Collected material:
********
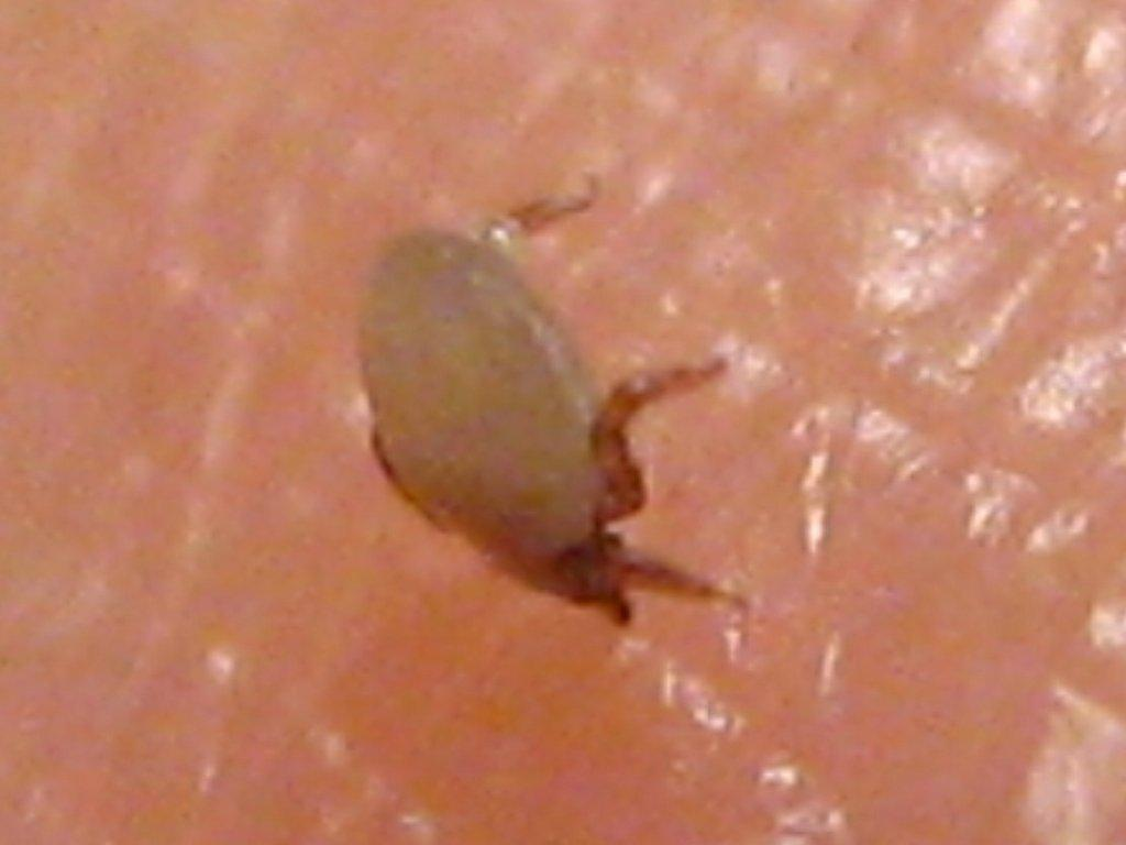 Larve des Gemeinen Holzbocks Ixodes ricinus)
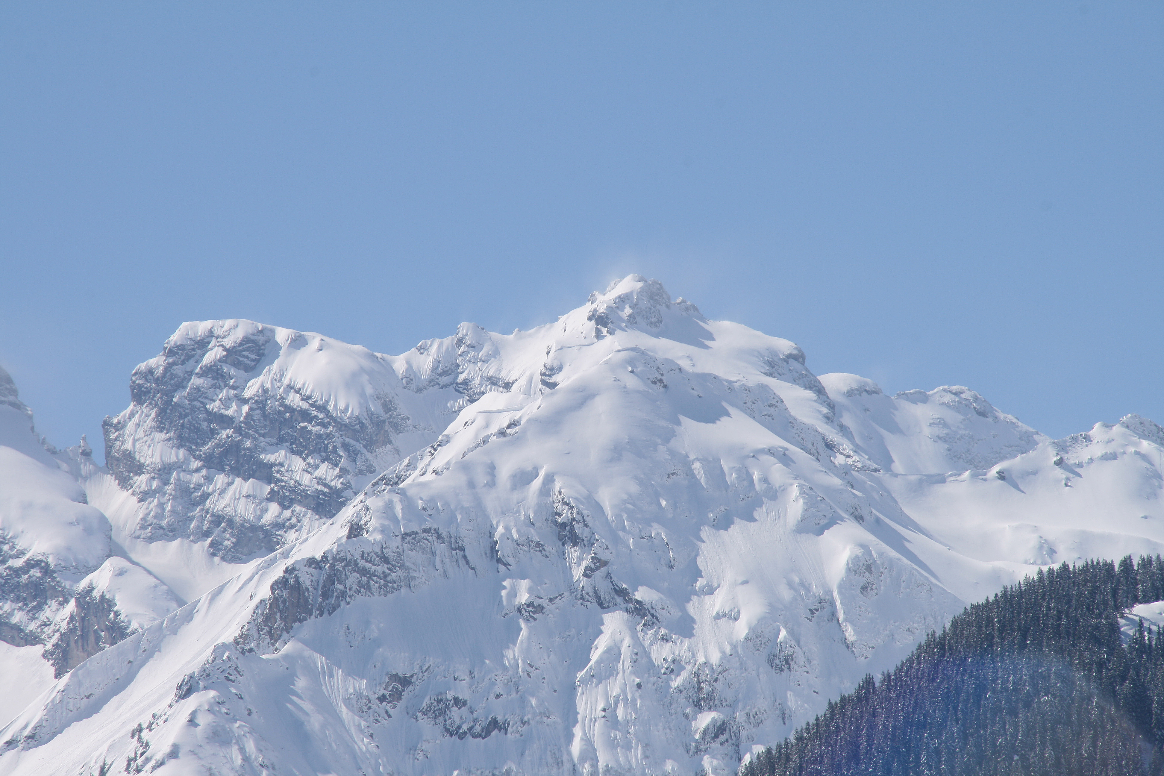 Blick vom Bergpanoramastandort neben der Kirche in Bartholomäberg auf die gegenüberliegenden Berge des Rätikon. Hier die Drusenfluh mit 2827m und direkt darunter die Geißspitze mit 2334m Links im Bild sieht man sehr gut das Eisjöchle mit 2638m , das den Hauptgrat zu den Drei Türmen unterbricht.
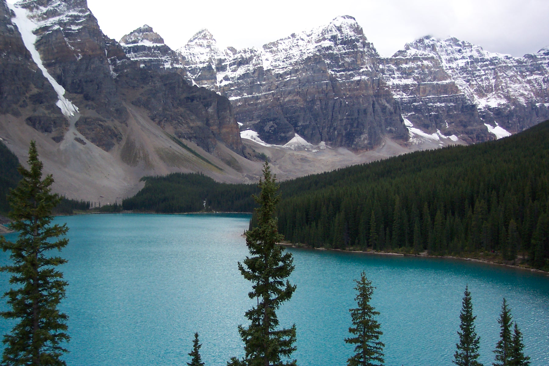 Moraine Lake in Banff National Park, personnal photo, free license picture
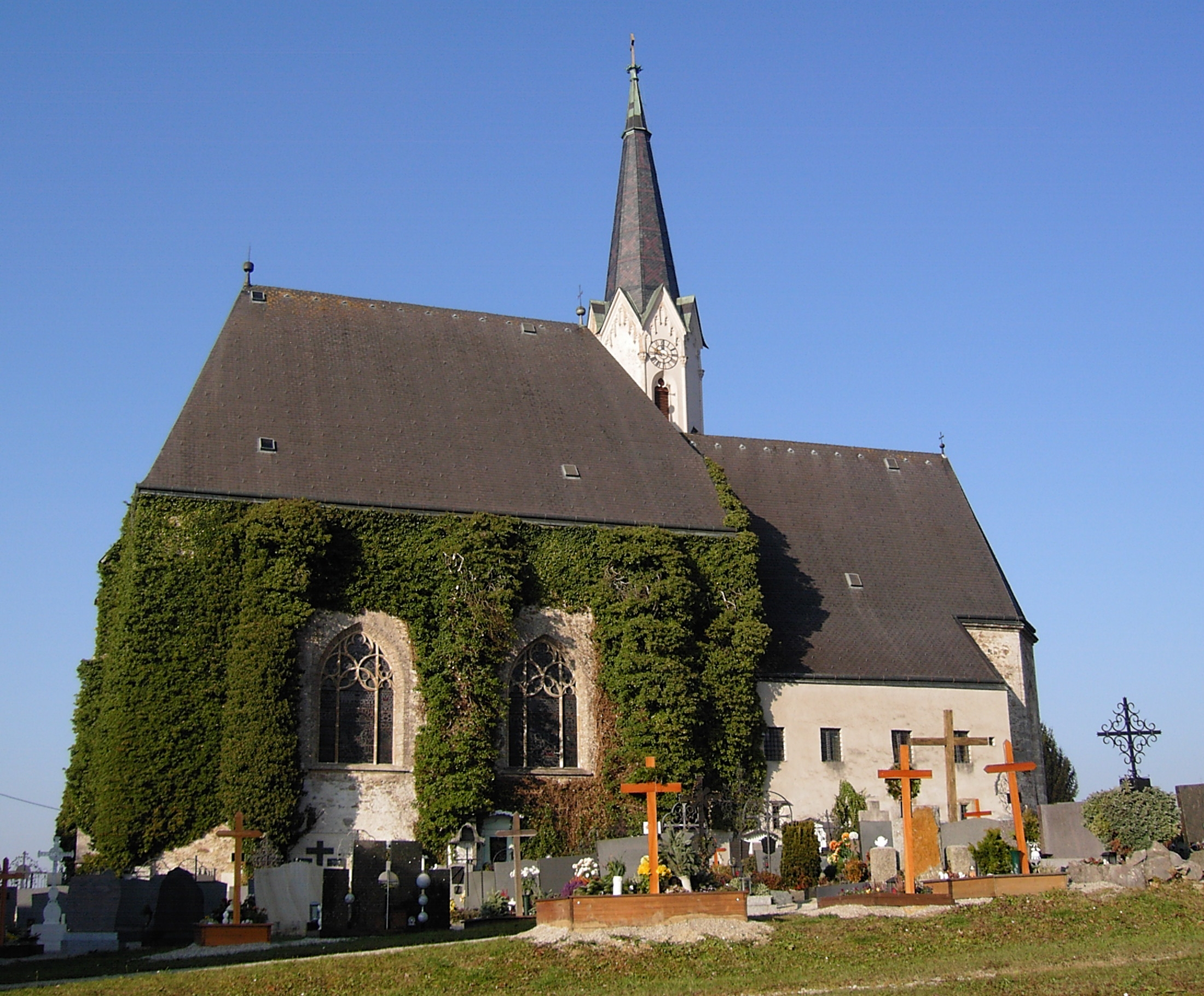 Sankt Ulrich bei Steyr Pfarrkirche Pfarrplatz This media shows the natural monument in Upper Austria with the ID gnd378.
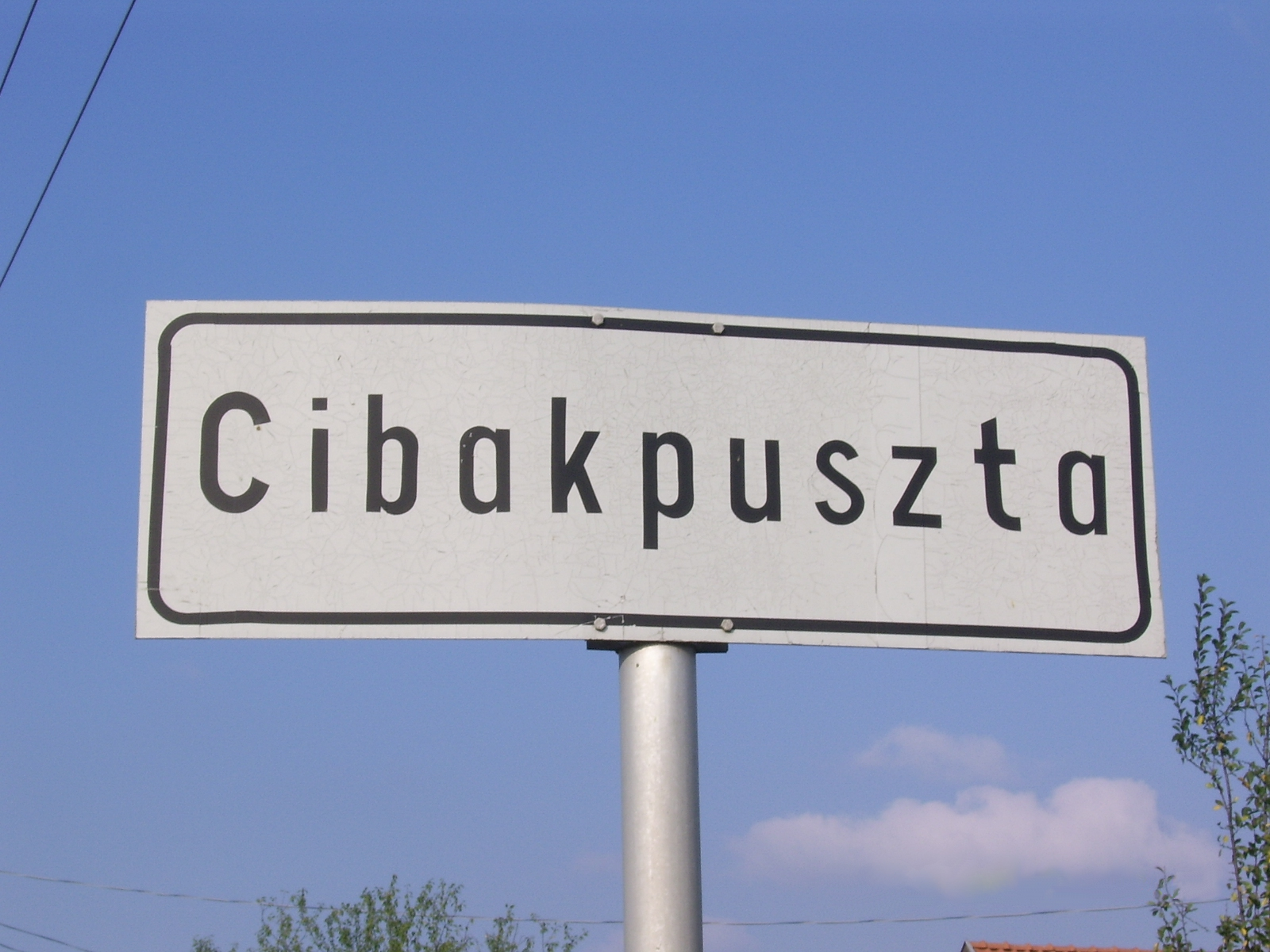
********
Your objective: Retype the listing exactly. Leave out its pictures.

Output of the exercise:
 Larve des Gemeinen Holzbocks Ixodes ricinus)
 Blick vom Bergpanoramastandort neben der Kirche in Bartholomäberg auf die gegenüberliegenden Berge des Rätikon. Hier die Drusenfluh mit 2827m und direkt darunter die Geißspitze mit 2334m Links im Bild sieht man sehr gut das Eisjöchle mit 2638m , das den Hauptgrat zu den Drei Türmen unterbricht.
 Moraine Lake in Banff National Park, personnal photo, free license picture
 Sankt Ulrich bei Steyr Pfarrkirche Pfarrplatz This media shows the natural monument in Upper Austria with the ID gnd378.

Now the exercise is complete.